- **Problem description**: Once the data has been read, return all of it precisely as written.

- **Data extract**:
%%
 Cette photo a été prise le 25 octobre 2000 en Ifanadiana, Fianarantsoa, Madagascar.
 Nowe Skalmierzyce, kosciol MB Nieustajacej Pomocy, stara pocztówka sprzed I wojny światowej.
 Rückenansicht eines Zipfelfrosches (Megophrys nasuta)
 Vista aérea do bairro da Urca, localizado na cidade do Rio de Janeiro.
%%
- **Answer to this problem**:
 Cette photo a été prise le 25 octobre 2000 en Ifanadiana, Fianarantsoa, Madagascar.
 Nowe Skalmierzyce, kosciol MB Nieustajacej Pomocy, stara pocztówka sprzed I wojny światowej.
 Rückenansicht eines Zipfelfrosches (Megophrys nasuta)
 Vista aérea do bairro da Urca, localizado na cidade do Rio de Janeiro.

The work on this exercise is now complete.